Databuilder developers can easily pass custom fields to a task by modifying its constructor. As mentioned earlier, all entries from the YAML configuration file are provided to the constructor as kwargs.

Example: Passing a Random Seed

Suppose we want to pass a random_seed value for selecting in-context learning (ICL) examples. First, add the field to your YAML configuration:

######################################################
#                   MANDATORY FIELDS
######################################################
task_name: core/simple/logical_reasoning/causal # Must be unique. Recommend following directory structure as naming convention.
task_description: To teach a language model about Logical Reasoning - causal relationships
created_by: IBM
data_builder: simple # Must match exactly with the databuilder name

######################################################
#                   RESERVED FIELDS
######################################################
seed_examples:
  - answer:
      "While days tend to be longer in the summer, just because it is not summer
      doesn't mean days are necessarily shorter.

      "
    question:
      "If it is summer, then the days are longer.
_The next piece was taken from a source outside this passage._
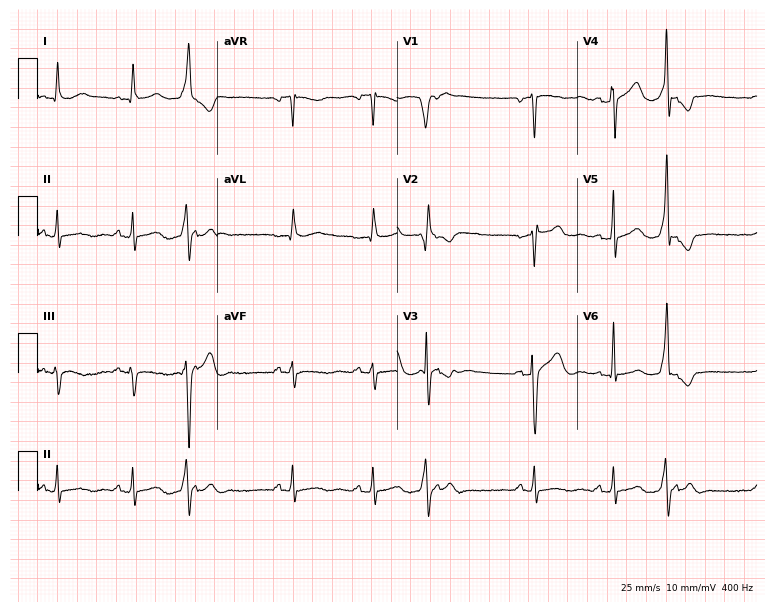
Resting 12-lead electrocardiogram. Patient: a 46-year-old man. Read as a normal ECG.

Are the days longer if it
      is not summer ?

      "
  - answer:
      'No, we cannot conclusively conclude that some cats are black based solely
      on the given premises. The statement "some mammals are black" does not necessarily
      guarantee that among those mammals are cats.

      '
    question:
      If all cats are mammals and some mammals are black, can we conclude that
      some cats are black?
  - answer:
      "Yes, we can conclude that all squares have four sides based on the given
      premises.

      "
    question:
      "If all squares are rectangles and a rectangle has four sides, can we
      conclude that all squares have four sides?

      "

######################################################
#                   TASK FIELDS
######################################################
random_seed: 42

Next, update the associated task.py by adding a new argument to the SimpleTask constructor:

# Standard
from typing import Any, Dict, List, Optional

# Local
from fms_dgt.base.task import GenerationTask
from fms_dgt.core.databuilders.simple.data_objects import SimpleData


class SimpleTask(GenerationTask):
    """This class is intended to hold general task information"""
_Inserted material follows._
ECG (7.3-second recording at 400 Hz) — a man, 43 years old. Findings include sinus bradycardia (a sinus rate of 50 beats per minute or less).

    INPUT_DATA_TYPE = SimpleData
    OUTPUT_DATA_TYPE = SimpleData

    def __init__(
        self,
        *args,
        seed_datastore: Optional[Dict] = None,
        seed_examples: Optional[List[Any]] = None,
        random_seed: Optional[int] = None
        **kwargs,
    ):
        # Step 1: Raise error if seed examples or seed datastore are not specified
        if (seed_examples is None or not seed_examples) and seed_datastore is None:
            raise ValueError(
                "Missing mandatory value for seed_examples or seed_datastore. Please provide at least one seed example in the task.yaml file before running."
            )

        # Step 2: Initialize parent
        super().__init__(
            *args, seed_datastore=seed_datastore, seed_examples=seed_examples, **kwargs
        )

        # Save 3: Save task sepcified fields for later use
        self._random_seed = random_seed

    def instantiate_input_example(self, **kwargs: Any):
        return self.INPUT_DATA_TYPE(
            task_name=self.name,
            taxonomy_path=self.name,
            task_description=self.task_description,
            instruction=kwargs.get("question", kwargs.get("instruction")),
            input=kwargs.get("context", kwargs.get("input", "")),
            output=kwargs.get("answer", kwargs.get("output")),
            document=kwargs.get("document", None),
        )

Now, the _random_seed attribute is available on the SimpleTask instance and can be used in any method within the task.